Action item
Tell me how many lines in the entries below contain the word "Category"; reply with the number and nothing else.

[Records from a data collection]

-------

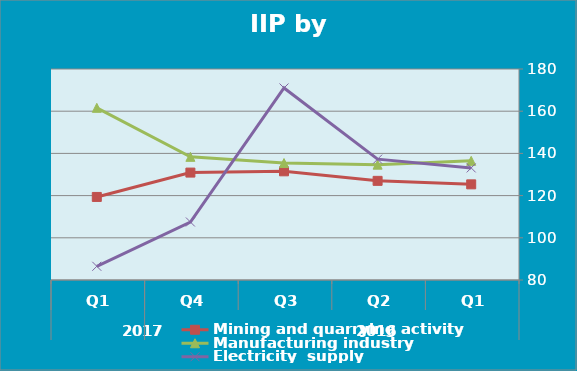
| Category | IIPالرقم القياسي العام  | Mining and quarrying activity  | Manufacturing industry  | Electricity  supply  |
|---|---|---|---|---|
| 0 |  | 125.33 | 136.47 | 133.12 |
| 1 |  | 126.99 | 134.67 | 137.27 |
| 2 |  | 131.51 | 135.43 | 171 |
| 3 |  | 130.91 | 138.37 | 107.49 |
| 4 |  | 119.36 | 161.6 | 86.5 |
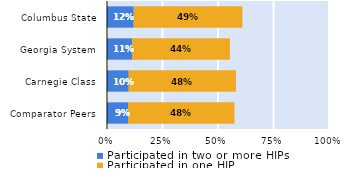
| Category | Participated in two or more HIPs | Participated in one HIP |
|---|---|---|
| Comparator Peers | 0.095 | 0.479 |
| Carnegie Class | 0.098 | 0.483 |
| Georgia System | 0.113 | 0.44 |
| Columbus State | 0.121 | 0.489 |
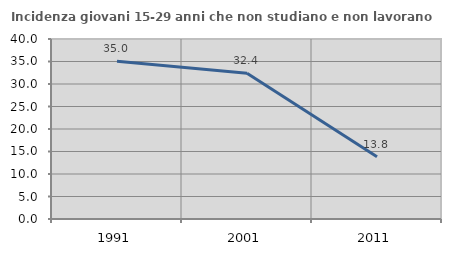
| Category | Incidenza giovani 15-29 anni che non studiano e non lavorano  |
|---|---|
| 1991.0 | 35.032 |
| 2001.0 | 32.414 |
| 2011.0 | 13.846 |
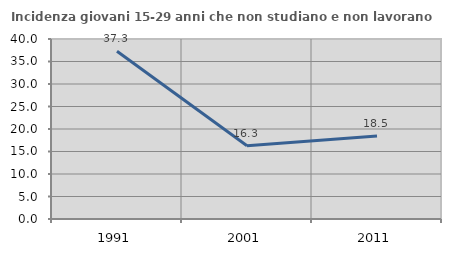
| Category | Incidenza giovani 15-29 anni che non studiano e non lavorano  |
|---|---|
| 1991.0 | 37.293 |
| 2001.0 | 16.279 |
| 2011.0 | 18.462 |
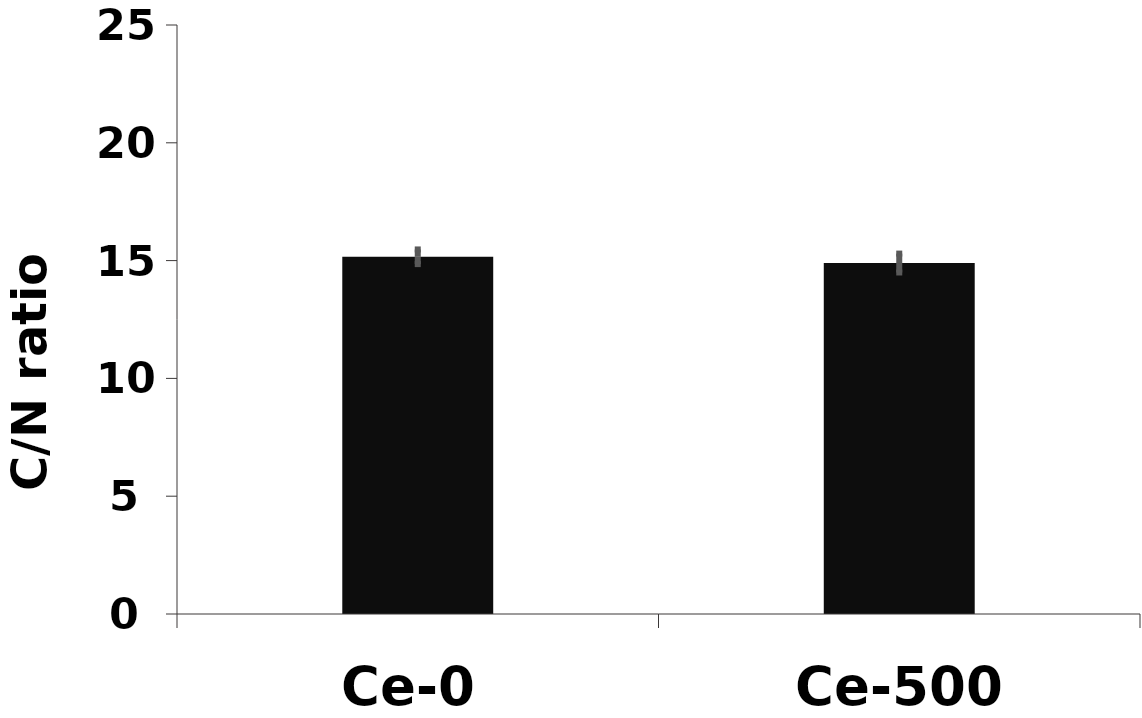
| Category | C/N |
|---|---|
| Ce-0 | 15.162 |
| Ce-500 | 14.896 |
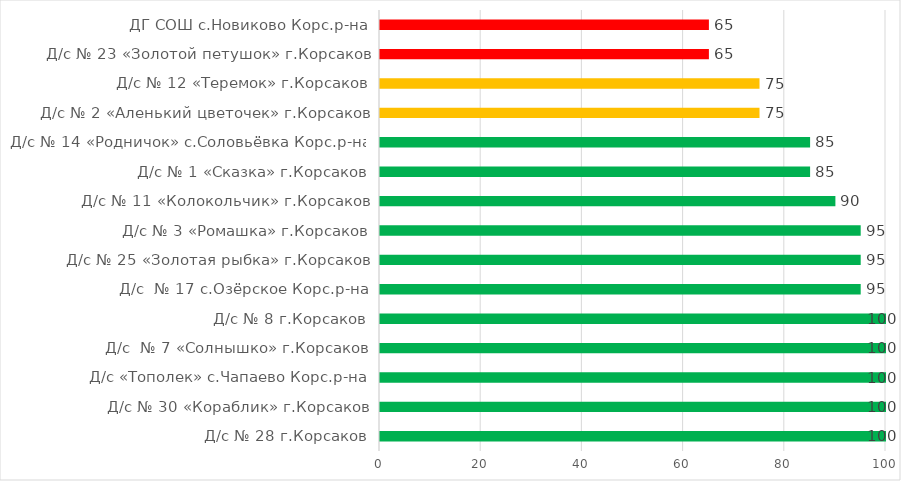
| Category | Series 0 |
|---|---|
| Д/с № 28 г.Корсаков | 100 |
| Д/с № 30 «Кораблик» г.Корсаков | 100 |
| Д/с «Тополек» с.Чапаево Корс.р-на | 100 |
| Д/с  № 7 «Солнышко» г.Корсаков | 100 |
| Д/с № 8 г.Корсаков | 100 |
| Д/с  № 17 с.Озёрское Корс.р-на | 95 |
| Д/с № 25 «Золотая рыбка» г.Корсаков | 95 |
| Д/с № 3 «Ромашка» г.Корсаков | 95 |
| Д/с № 11 «Колокольчик» г.Корсаков | 90 |
| Д/с № 1 «Сказка» г.Корсаков | 85 |
| Д/с № 14 «Родничок» с.Соловьёвка Корс.р-на | 85 |
| Д/с № 2 «Аленький цветочек» г.Корсаков | 75 |
| Д/с № 12 «Теремок» г.Корсаков | 75 |
| Д/с № 23 «Золотой петушок» г.Корсаков | 65 |
|  ДГ СОШ с.Новиково Корс.р-на | 65 |
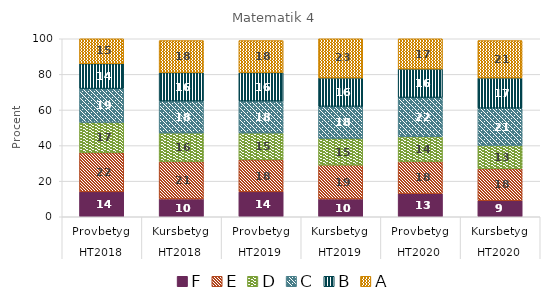
| Category | F | E | D | C | B | A |
|---|---|---|---|---|---|---|
| 0 | 14 | 22 | 17 | 19 | 14 | 15 |
| 1 | 10 | 21 | 16 | 18 | 16 | 18 |
| 2 | 14 | 18 | 15 | 18 | 16 | 18 |
| 3 | 10 | 19 | 15 | 18 | 16 | 23 |
| 4 | 13 | 18 | 14 | 22 | 16 | 17 |
| 5 | 9 | 18 | 13 | 21 | 17 | 21 |

-------

Solution for this task
7